We read one news story after another about how scientists are increasingly using data to predict the course of various diseases. How exactly does that work? And in the course of which diseases have we now gained more insight thanks to extensive analysis of data sets?
Why this is important:
The use of big data has become the norm in health care. We are increasingly able to predict the course of certain diseases.
Healthcare providers are recording more and more data electronically, such as care and claims data in electronic health records. Citizens are also increasingly using apps to better understand their health and monitor their health behaviors, which also generates data. This data is increasingly shared between citizens and with healthcare professionals.

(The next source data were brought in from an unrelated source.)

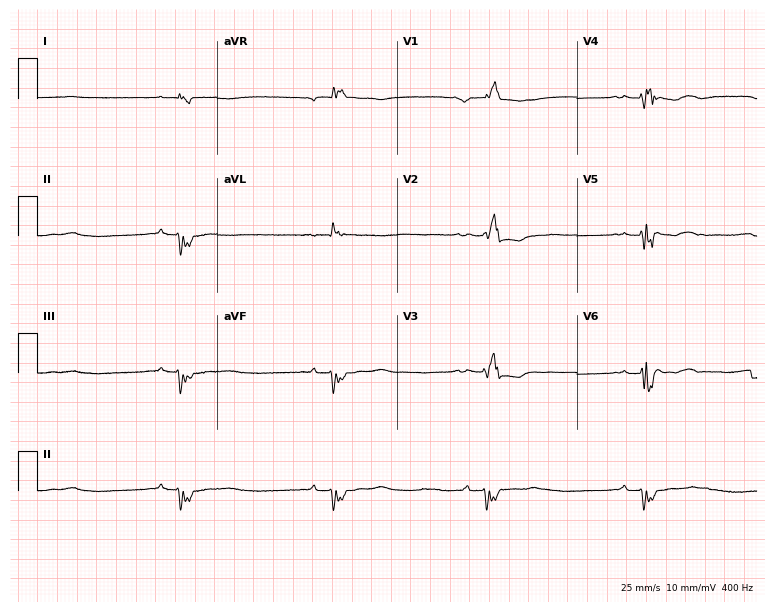
12-lead ECG from a man, 54 years old (7.3-second recording at 400 Hz). Shows first-degree AV block, right bundle branch block, sinus bradycardia (a sinus rate of 50 beats per minute or less).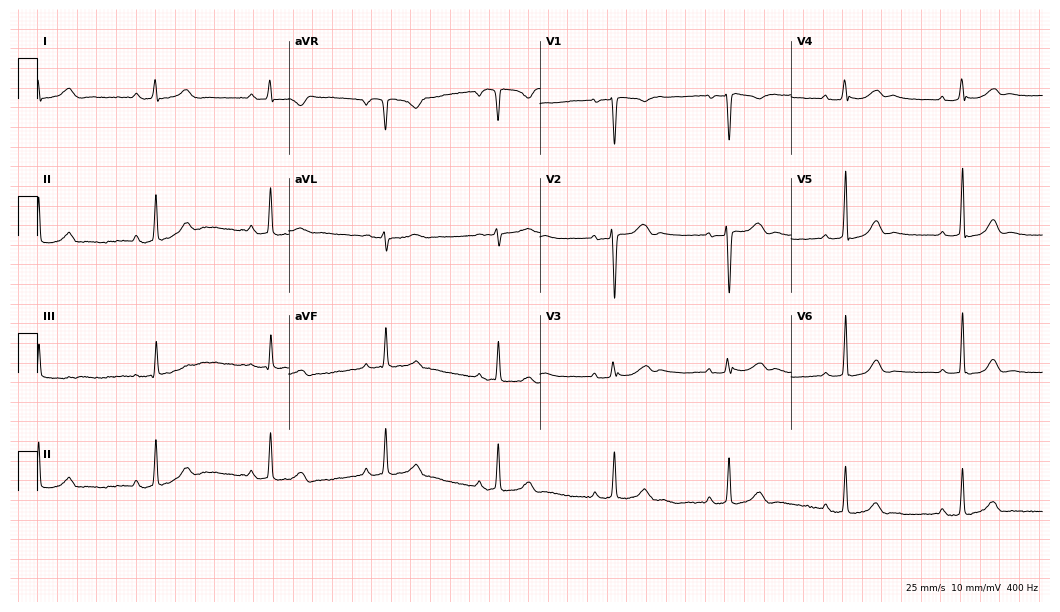
12-lead ECG (10.2-second recording at 400 Hz) from a 40-year-old female. Screened for six findings — first-degree AV block, right bundle branch block (RBBB), left bundle branch block (LBBB), sinus bradycardia, atrial fibrillation (AF), sinus tachycardia — none is recorded. Only these six findings were labelled.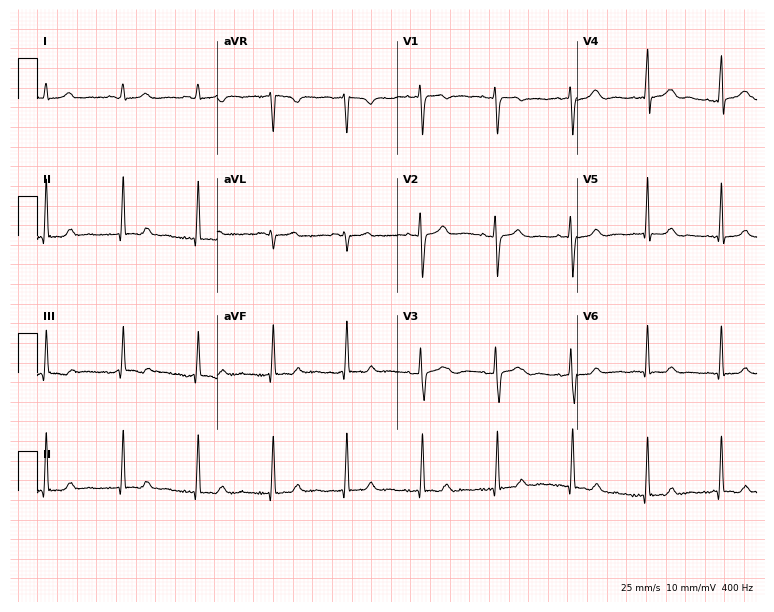
Standard 12-lead ECG recorded from a 31-year-old female patient (7.3-second recording at 400 Hz). Read as a normal ECG.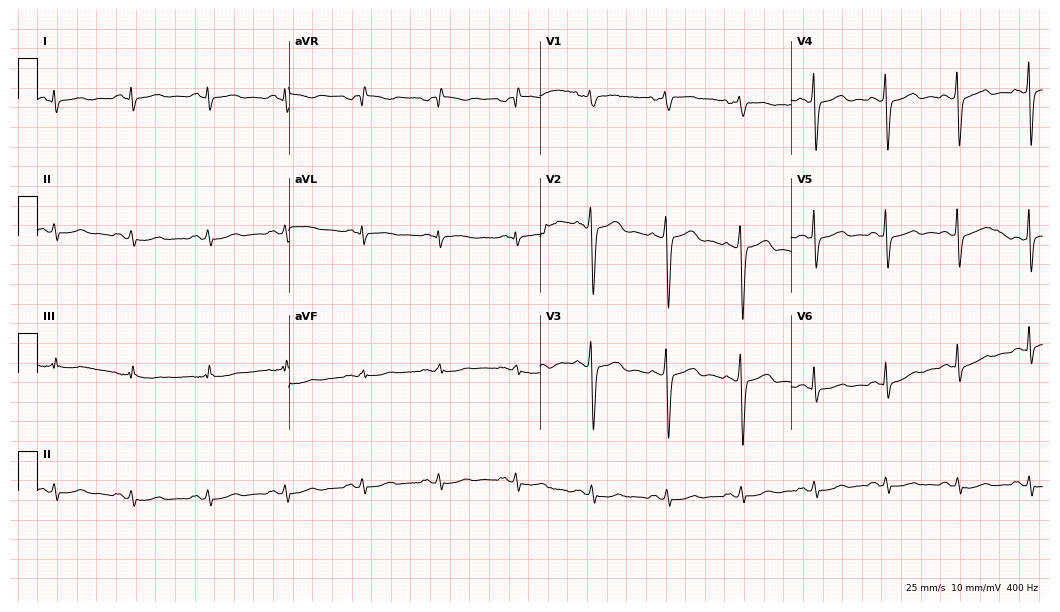
ECG — a 63-year-old male. Screened for six findings — first-degree AV block, right bundle branch block, left bundle branch block, sinus bradycardia, atrial fibrillation, sinus tachycardia — none is recorded. Other findings, if any, are not listed.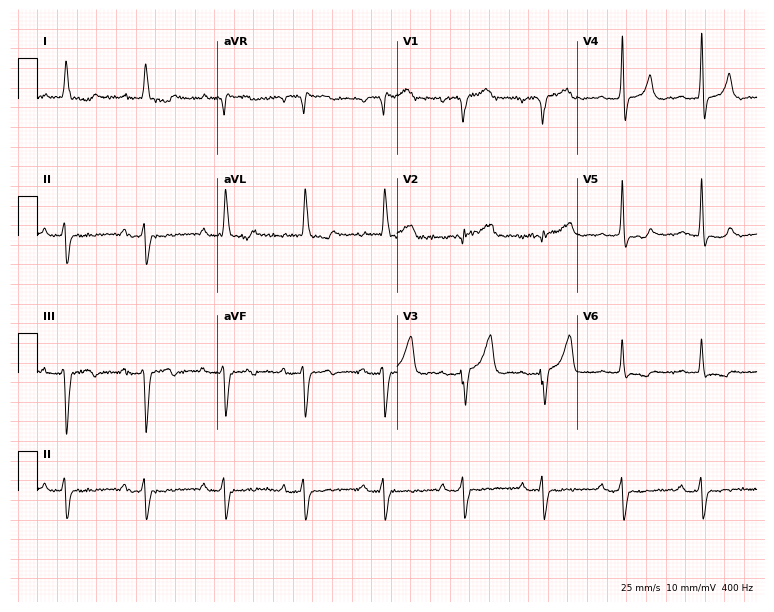
Resting 12-lead electrocardiogram (7.3-second recording at 400 Hz). Patient: a male, 72 years old. None of these six findings is recorded: first-degree AV block, right bundle branch block, left bundle branch block, sinus bradycardia, atrial fibrillation, sinus tachycardia.

Extensive data and advanced algorithms provide perspective on what was previously considered unpredictable. By entering characteristics such as age, gender, cognitive abilities for diagnosis, brain scans and biomarkers, healthcare professionals can predict what will happen in the future, and estimate the degree of deterioration with greater precision.
Alzheimer’s
About 300,000 people in the Netherlands suffer from Alzheimer’s: the most common form of dementia. It is a progressive and incurable disease that severely affects the ability to think. The need for clarity about the course of the disease is great.
Thanks to a new computational model developed by the Alzheimer Center Amsterdam, doctors can predict how Alzheimer’s develops in patients. The model uses data from a thousand patients and provides insight into the rate of cognitive decline. This gives patients a better idea of their future, despite the natural uncertainty associated with such predictions. It is a tool for health care providers to improve communication about disease progression expectations.
Multiple sclerosis
Then: predicting multiple sclerosis (MS). Symptoms of the brain disease are very varied and can include reduced visual acuity, decreased manual dexterity, paralysis of the legs and problems with cognitive functioning. Research in Amsterdam on how specific patterns of damage in the central nervous system lead to these symptoms. Neuroscientist Menno Schoonheim, working in the department of anatomy and neuroscience, aims to be able to predict which symptoms an individual will develop. To do this, he uses data obtained from MRI scans.

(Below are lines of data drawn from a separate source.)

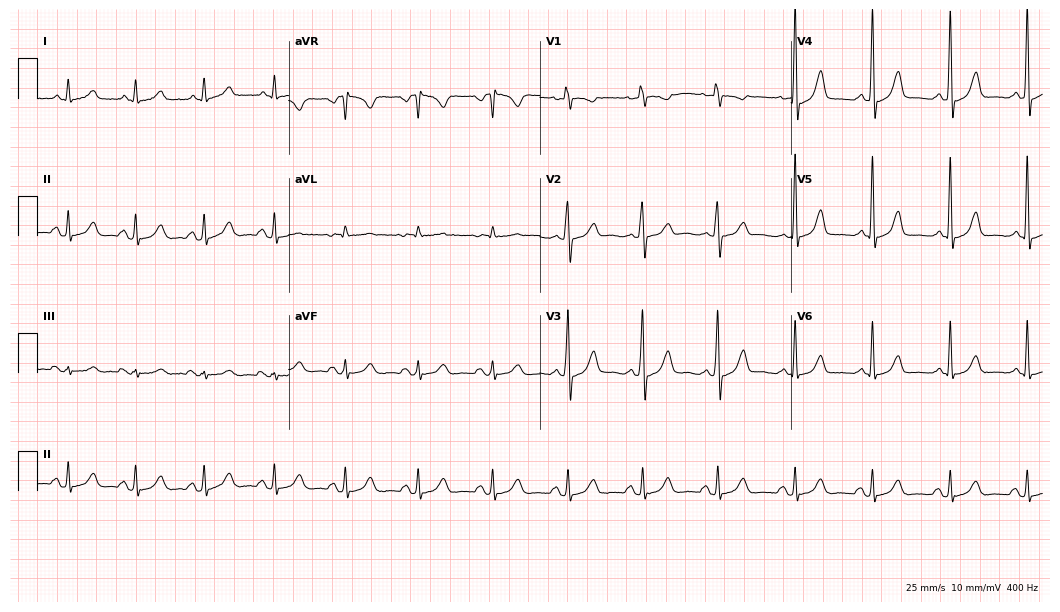
Electrocardiogram, a 64-year-old female patient. Overall reading on record: normal ECG.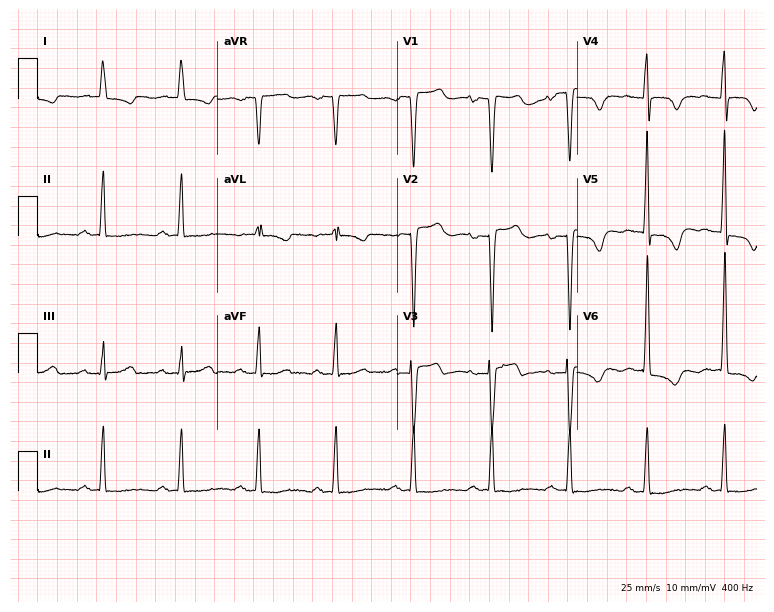
ECG (7.3-second recording at 400 Hz) — an 80-year-old female patient. Screened for six findings — first-degree AV block, right bundle branch block, left bundle branch block, sinus bradycardia, atrial fibrillation, sinus tachycardia — none is recorded.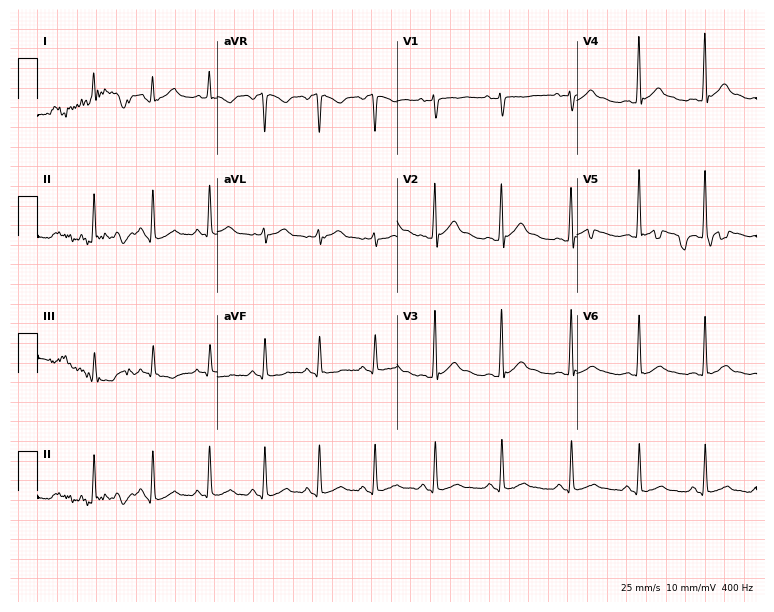
Standard 12-lead ECG recorded from a 29-year-old male patient (7.3-second recording at 400 Hz). None of these six findings is recorded: first-degree AV block, right bundle branch block (RBBB), left bundle branch block (LBBB), sinus bradycardia, atrial fibrillation (AF), sinus tachycardia. Other findings, if any, are not listed.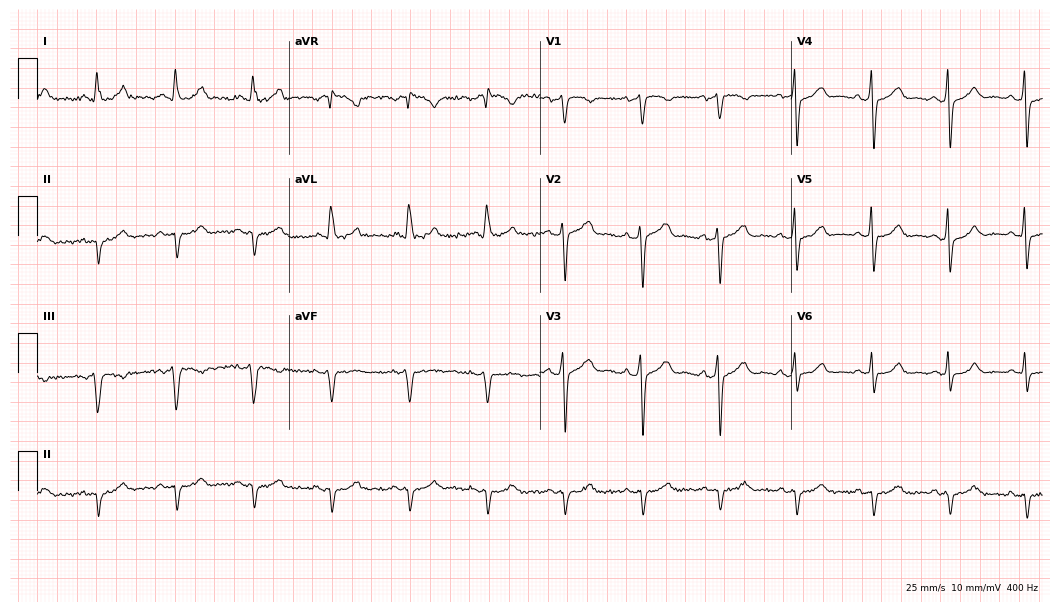
Standard 12-lead ECG recorded from a male, 69 years old (10.2-second recording at 400 Hz). None of these six findings is recorded: first-degree AV block, right bundle branch block, left bundle branch block, sinus bradycardia, atrial fibrillation, sinus tachycardia. Findings outside these six are not listed.

Data to date show that brain atrophy and rapid physical deterioration early in the disease are predictors of physical impairment and impaired cognitive functioning 6 to 11 years later. In addition, recent international studies show that early and severe damage to the cerebral cortex and thalamus is predictive of more rapid decline. These new insights now allow us to build on existing research and delve deeper into these findings.
Different types of cancer
Finally, data is increasingly helping in predicting the development of certain cancers. Datasets help discover new biomarkers, for example.
Also, in addition to the course of certain diseases, we are gaining more and more insight into the long-term consequences of treatments, for example of breast cancer. IKNL and Nivel, for example, have developed an online nomogram. By entering data such as age, stage of cancer and treatment received, a woman receives a personalized risk profile. For example, it specifically calculates, for a 52-year-old woman with breast cancer who has been treated with radiotherapy and chemotherapy, the likelihood of certain health problems.
Thus, health care is increasingly focusing on using evidence in the form of data to make clinical and operational decisions. This applies not only to decisions in the above cases, but also, for example, to knee surgery and in transplants. Its use is expected to continue to increase.